I also tend to get a little cozy and hobbity as we head into fall.  I’m gradually collecting a couple of other crafty/homemaker-y books that have suggestions for seasonal pleasures too – some of them are probably a little too “rustic cabin lifestyle” for me to be able to achieve here in Brooklyn (I mean, I could harvest grapevines for a wreath in Brooklyn Botanic Garden, but I’d probably get in trouble), but a relaxed supper of a simple root vegetable stew while sitting by the window?  Sure.

But that’s more for October or November.  We’re just on the first day of September, and I have August to account for.

Taking Stock

Making: I actually finished several of the craft projects I had set aside to do while Roommate Russ was in Korea.  One big advantage was getting to use my friends Colin and Niki’s rental house early in August; although, I was there as their proxy last-stage cleaner-outer before they sold it. It was a little bittersweet, but kind of fitting – I was one of the friends who helped them fix it up when they first bought it about ten years ago.

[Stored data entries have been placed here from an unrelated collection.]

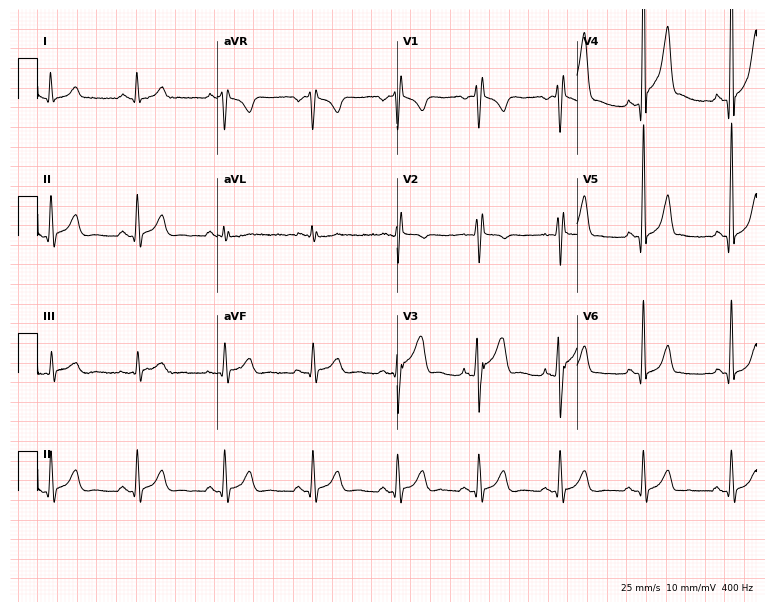
Standard 12-lead ECG recorded from a 38-year-old male (7.3-second recording at 400 Hz). None of these six findings is recorded: first-degree AV block, right bundle branch block (RBBB), left bundle branch block (LBBB), sinus bradycardia, atrial fibrillation (AF), sinus tachycardia. Findings outside these six are not listed.
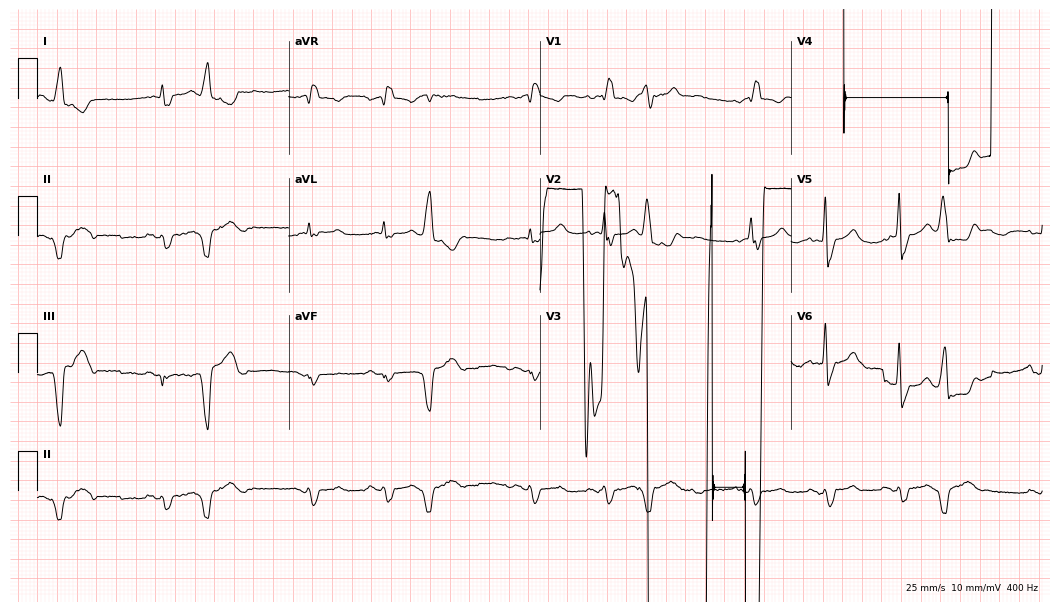
Electrocardiogram, a male patient, 72 years old. Of the six screened findings (first-degree AV block, right bundle branch block, left bundle branch block, sinus bradycardia, atrial fibrillation, sinus tachycardia), none is recorded. Only these six findings were labelled.
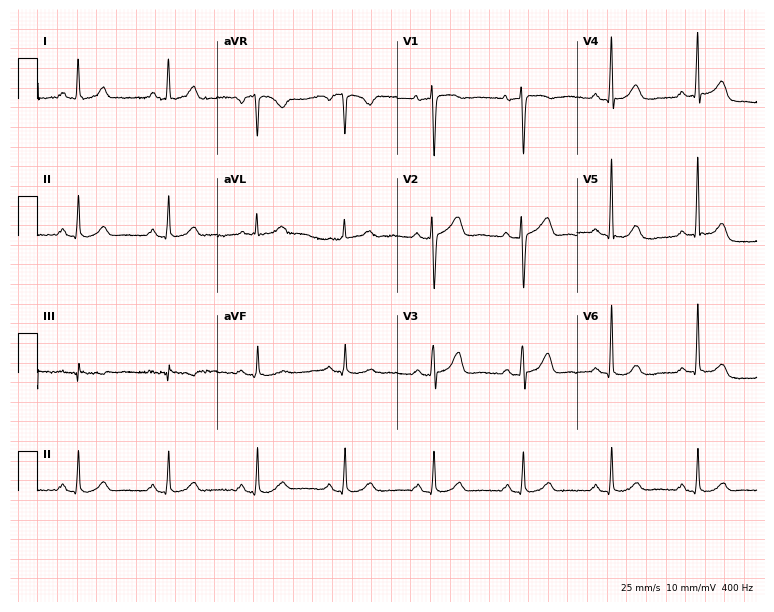
12-lead ECG from a 72-year-old female patient. Screened for six findings — first-degree AV block, right bundle branch block, left bundle branch block, sinus bradycardia, atrial fibrillation, sinus tachycardia — none is recorded.
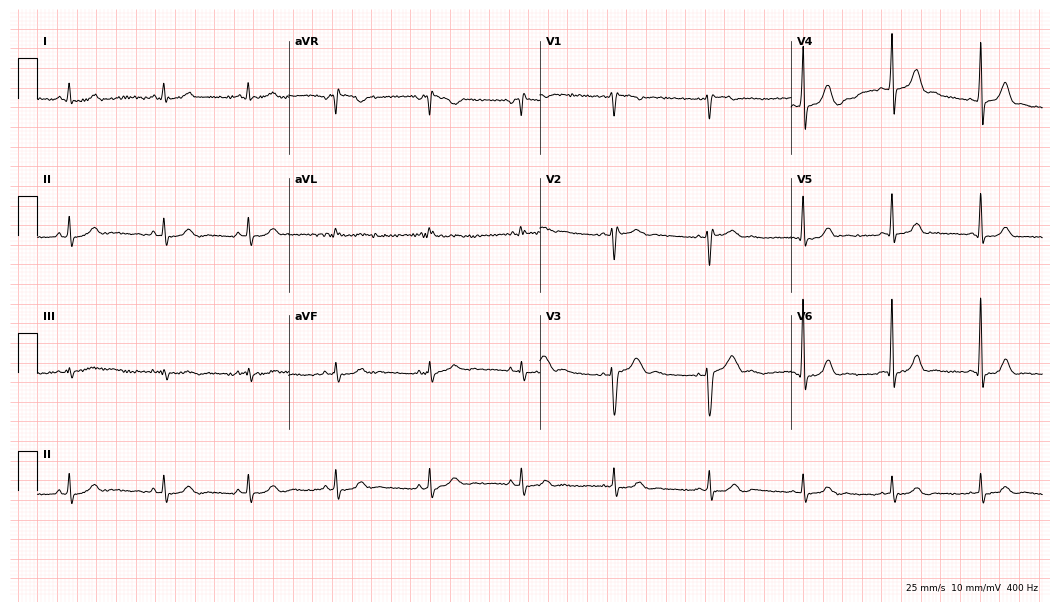
ECG — a female, 26 years old. Labelled as a normal ECG.
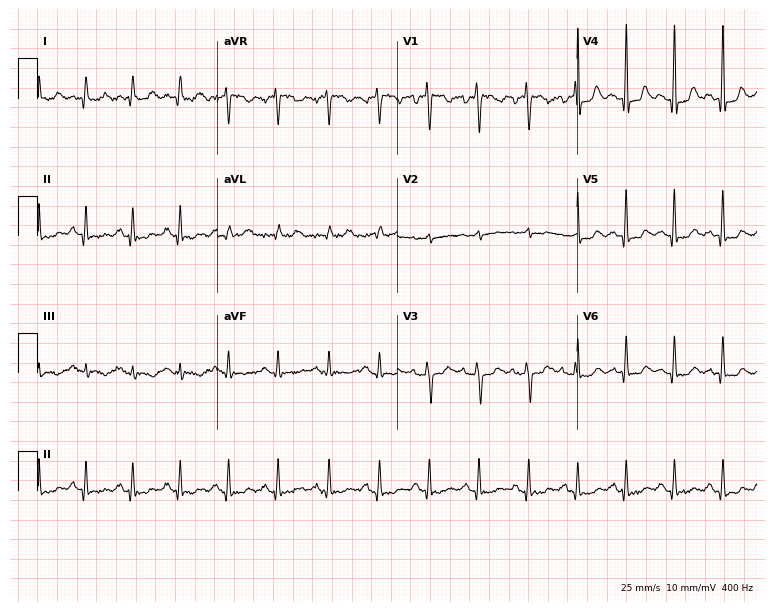
12-lead ECG from a female, 47 years old. Findings include sinus tachycardia (a sinus rate of 100 beats per minute or more).
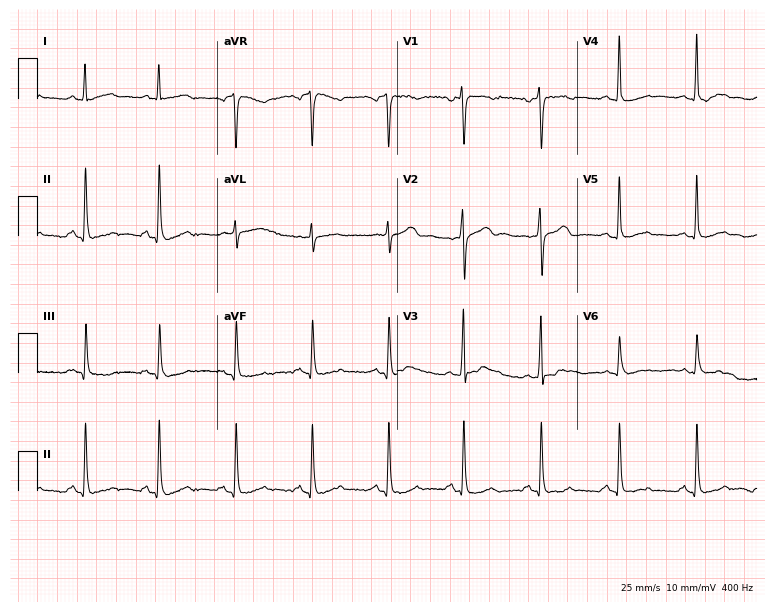
ECG (7.3-second recording at 400 Hz) — a woman, 54 years old. Screened for six findings — first-degree AV block, right bundle branch block, left bundle branch block, sinus bradycardia, atrial fibrillation, sinus tachycardia — none is recorded. Findings outside these six are not listed.
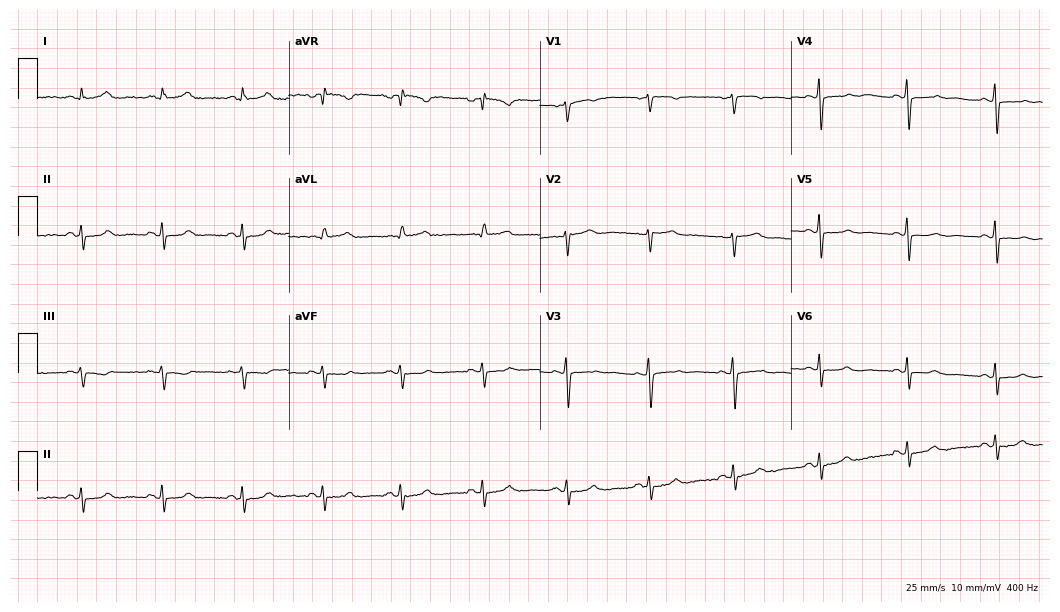
Electrocardiogram, a female, 41 years old. Of the six screened findings (first-degree AV block, right bundle branch block, left bundle branch block, sinus bradycardia, atrial fibrillation, sinus tachycardia), none is recorded.
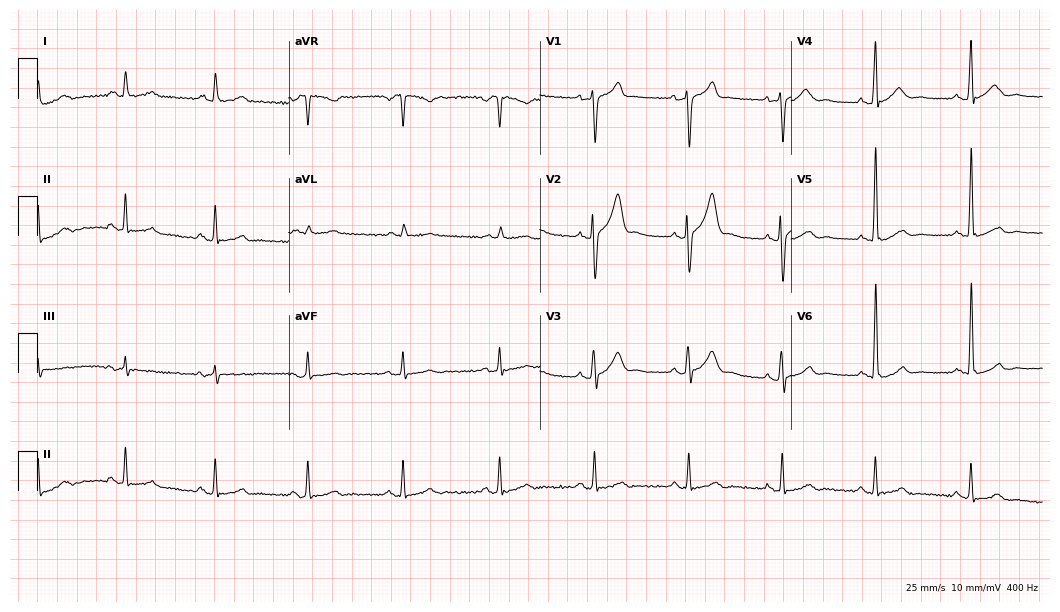
Electrocardiogram, a male, 52 years old. Overall reading on record: normal ECG.
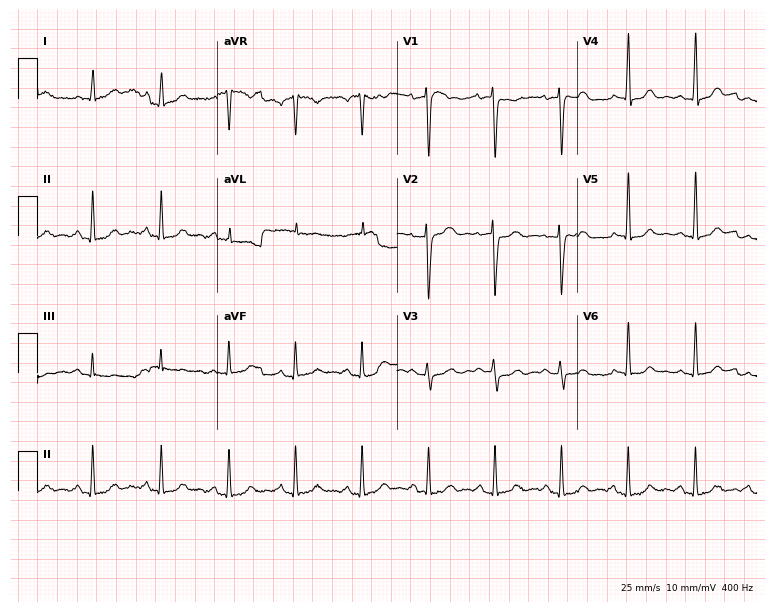
Standard 12-lead ECG recorded from a woman, 42 years old (7.3-second recording at 400 Hz). Read as a normal ECG.
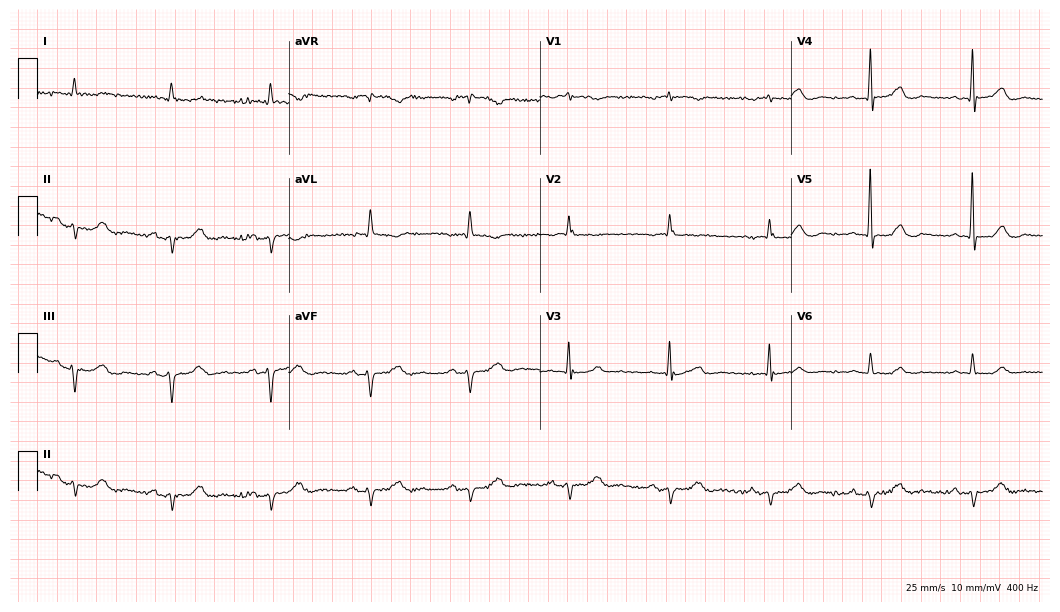
Electrocardiogram, an 82-year-old female patient. Of the six screened findings (first-degree AV block, right bundle branch block, left bundle branch block, sinus bradycardia, atrial fibrillation, sinus tachycardia), none is recorded. Findings outside these six are not listed.
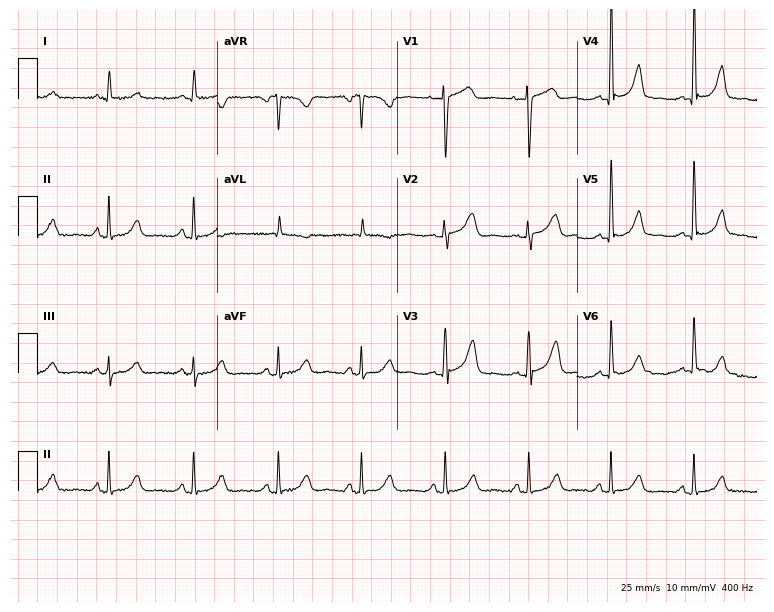
Electrocardiogram (7.3-second recording at 400 Hz), a female, 60 years old. Overall reading on record: normal ECG.
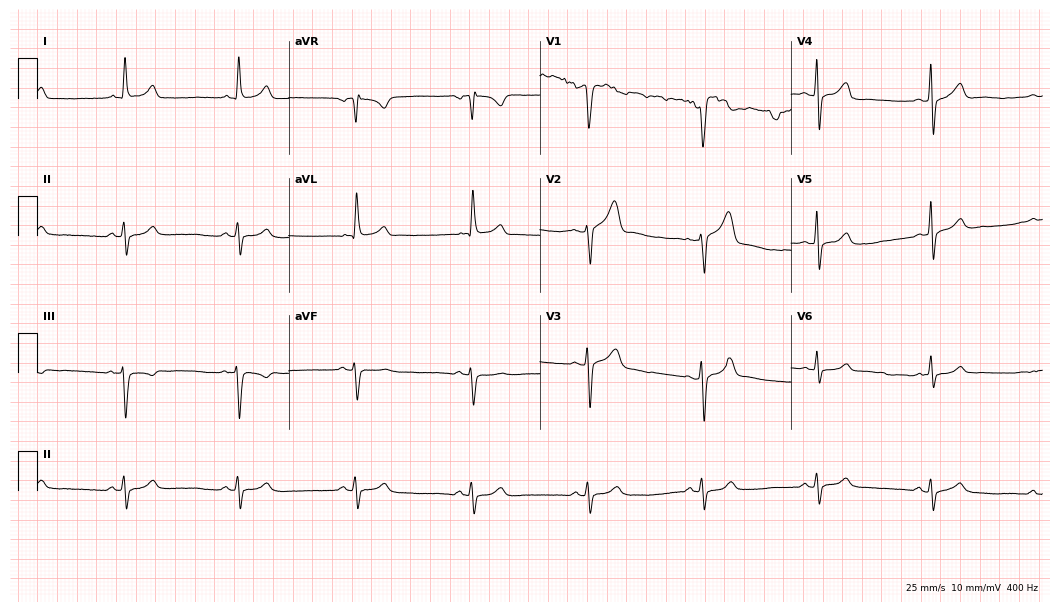
ECG — a male patient, 62 years old. Screened for six findings — first-degree AV block, right bundle branch block, left bundle branch block, sinus bradycardia, atrial fibrillation, sinus tachycardia — none is recorded.

They’re leaving most of it as-is – the new owners are going to also rent it out, and likely will keep most of the furniture and tchotchkes (including the potholders I hand-knit!), so I just had to bag up a couple boxes’ worth of trash and retrieve a couple of sentimental things for them.

Otherwise, I had a long weekend in the house on my own – which included using their big huge deck to do a couple spray-paint projects (yep, finally got to the “making” bit).  I’d been meaning to refinish a battered metal TV tray I’d had for years, and also repaint a water bottle that was a promotional giveaway and looked ugly as heck.  A half hour on the deck with some spray paint, followed by some decoupage for the TV tray and some judicious use of varnish and I like them much better.

Now I just need to do something with all the photos I took while I was there as well…
Cooking: we’re still in the CSA season, and I’m being overwhelmed with vegetables that I’m still processing.  Although I’m getting better at it!  I’ve tried to do meal planning in the past, but I think a stubborn streak gets in the way – so instead I’m approaching it as more of a list of suggestions, where I make note of the vegetables I get each week, as well as anything that seems to need using up, and then make another list of “here’s all the things I could make with what I’m using” and then round out the pantry if there’s an item or two missing.  August was the segue from Zucchini Season into Corn And Tomato Season, so I moved along with it from ratatouille to tortillas.  I also tried a decadent seafood boil one evening that was so good I’m probably going to do it again on Labor Day, just for fun.
Sipping: The CSA also loads me with fruit, and I got a couple of melons recently; one got turned into a cantaloupe agua fresca pretty quick and I’m eyeing the watermelon for that purpose as well.
Reading: This month’s book club outing was Hollow Kingdom, a quirky little book about a partially-domesticated crow and how it copes when humankind gets wiped out.  I’ve also been trying to work through Jenny Odell’s How To Do Nothing – so far it’s not so much about “enjoying leisure time” and more a takedown of social media and late-stage capitalism, and I’m here for it.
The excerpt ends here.